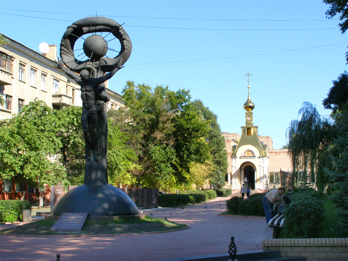 Пам'ятник чорнобильцям. Луганськ
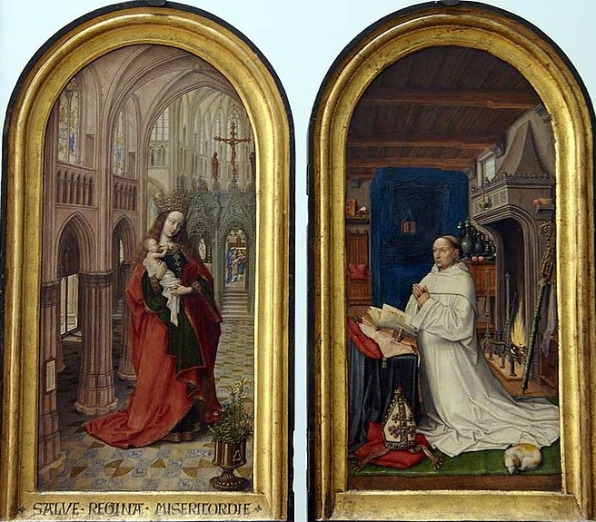 Diptych with Abbot Christiaan de Hondt, Koninklijk Museum voor Schone Kunsten, Antwerp.
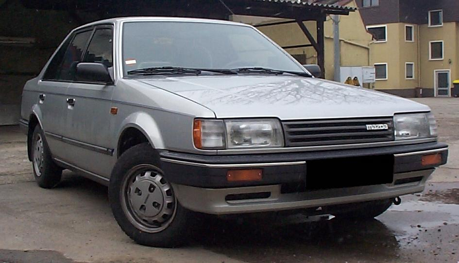 Mazda 323 BF Stufenheck vor dem 87er Facelift
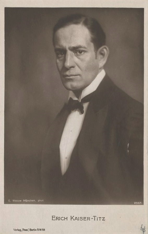 Erich Kaiser-Titz (Schauspieler). Photopostkarte von Eduard Wasow This image is a movie star postcard published by Ross Verlag in Berlin. This is image nr. 293/1 from their series. It was published ca. 1919–1924. This tag does not indicate the copyright status of the attached work. A normal copyright tag is still required. See Commons:Licensing for more information. In particular, Ross images are in the public domain in Germany only if it can be shown that the photographer (usually mentioned on the image itself) has died more than 70 years ago. Ross images that are in the public domain in Germany may still be copyrighted in the United States if they were first published later than 1922 and were still copyrighted in Germany on January 1, 1996 (i.e. if the photographer died in 1926 or later).
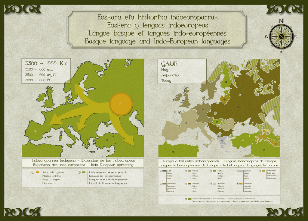 Euskara eta hizkuntza indoeuroparrak.
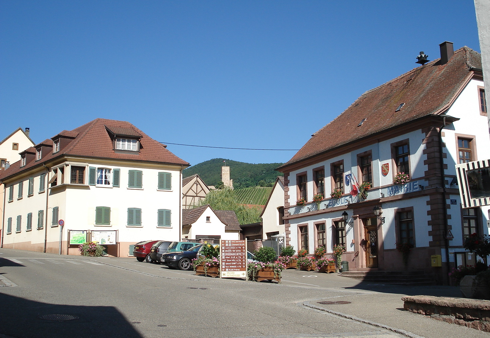 Katzenthal, près de Colmar (dép. du Haut-Rhin, Alsace, France). Mairie-école. À l'arrière-plan: vignoble du Schlossberg-Wineck et donjon du château ruiné du Wineck.
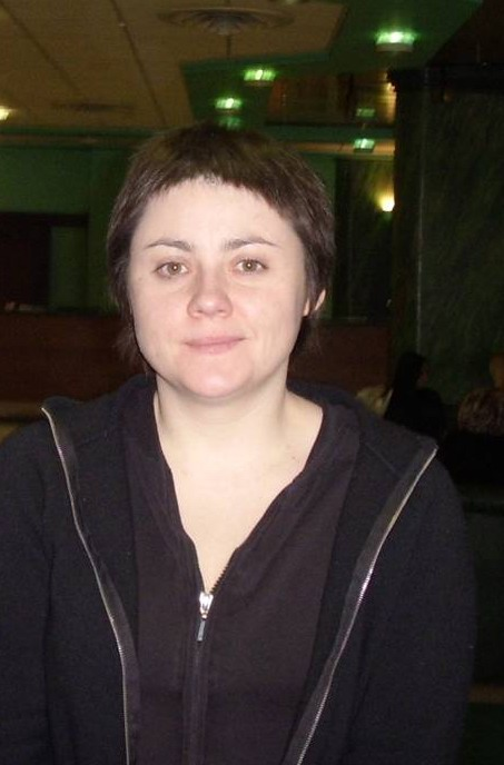 Maria Peszek, ps. Mania, (ur. 9 września 1973 we Wrocławiu) - polska aktorka i piosenkarka.
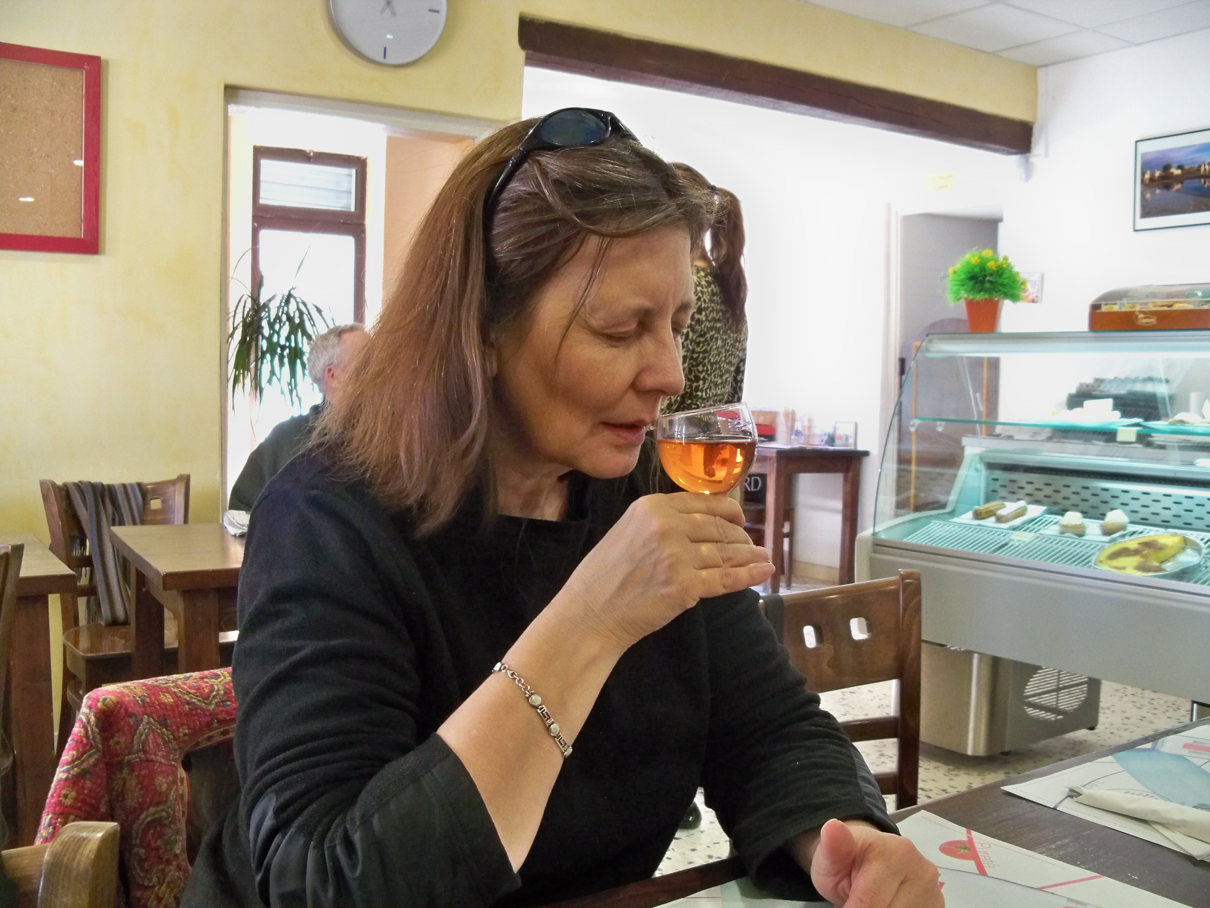 Degustation - Humer
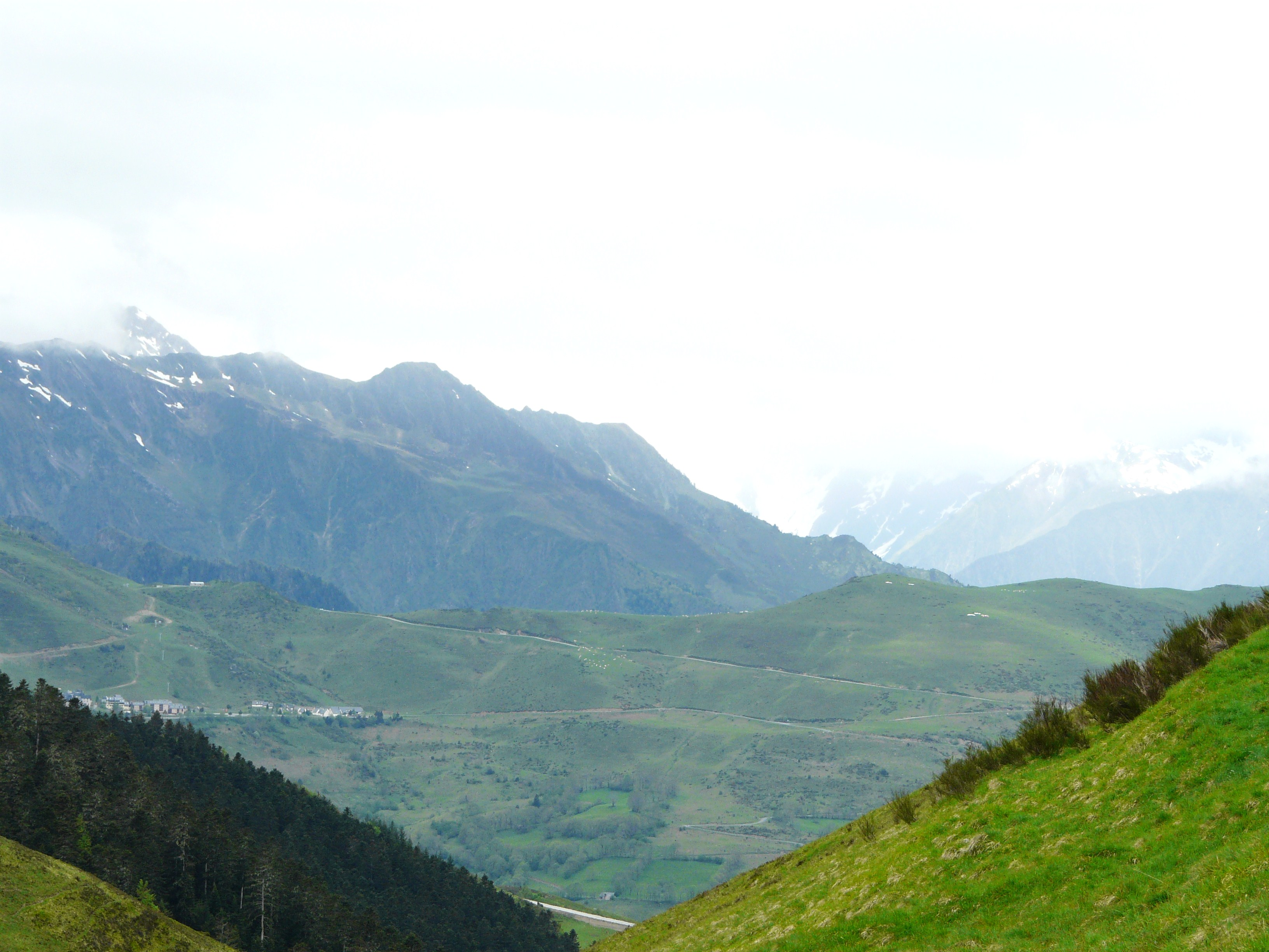 Le versant ouest du col de Peyresourde, commune de Loudervielle, Hautes-Pyrénées, France.
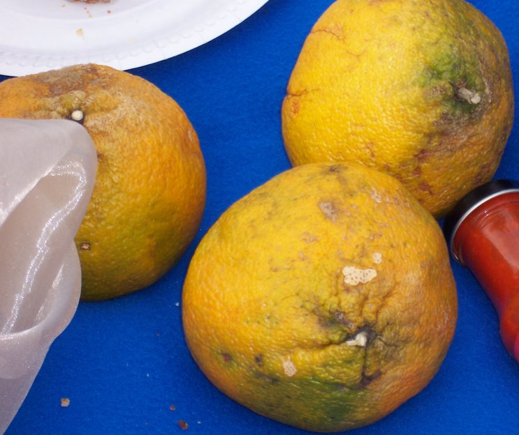 3 Ugli Fruits
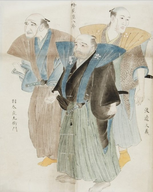 目付渡辺胤(右)、蜂屋成定(中央)、羽太正養(左)の肖像。

→ **Action item**: Where a picture appears, omit it, and otherwise retype the material exactly.

→ **The answer**:
 Пам'ятник чорнобильцям. Луганськ
 Diptych with Abbot Christiaan de Hondt, Koninklijk Museum voor Schone Kunsten, Antwerp.
 Mazda 323 BF Stufenheck vor dem 87er Facelift
 Erich Kaiser-Titz (Schauspieler). Photopostkarte von Eduard Wasow This image is a movie star postcard published by Ross Verlag in Berlin. This is image nr. 293/1 from their series. It was published ca. 1919–1924. This tag does not indicate the copyright status of the attached work. A normal copyright tag is still required. See Commons:Licensing for more information. In particular, Ross images are in the public domain in Germany only if it can be shown that the photographer (usually mentioned on the image itself) has died more than 70 years ago. Ross images that are in the public domain in Germany may still be copyrighted in the United States if they were first published later than 1922 and were still copyrighted in Germany on January 1, 1996 (i.e. if the photographer died in 1926 or later).
 Euskara eta hizkuntza indoeuroparrak.
 Katzenthal, près de Colmar (dép. du Haut-Rhin, Alsace, France). Mairie-école. À l'arrière-plan: vignoble du Schlossberg-Wineck et donjon du château ruiné du Wineck.
 Maria Peszek, ps. Mania, (ur. 9 września 1973 we Wrocławiu) - polska aktorka i piosenkarka.
 Degustation - Humer
 Le versant ouest du col de Peyresourde, commune de Loudervielle, Hautes-Pyrénées, France.
 3 Ugli Fruits
 目付渡辺胤(右)、蜂屋成定(中央)、羽太正養(左)の肖像。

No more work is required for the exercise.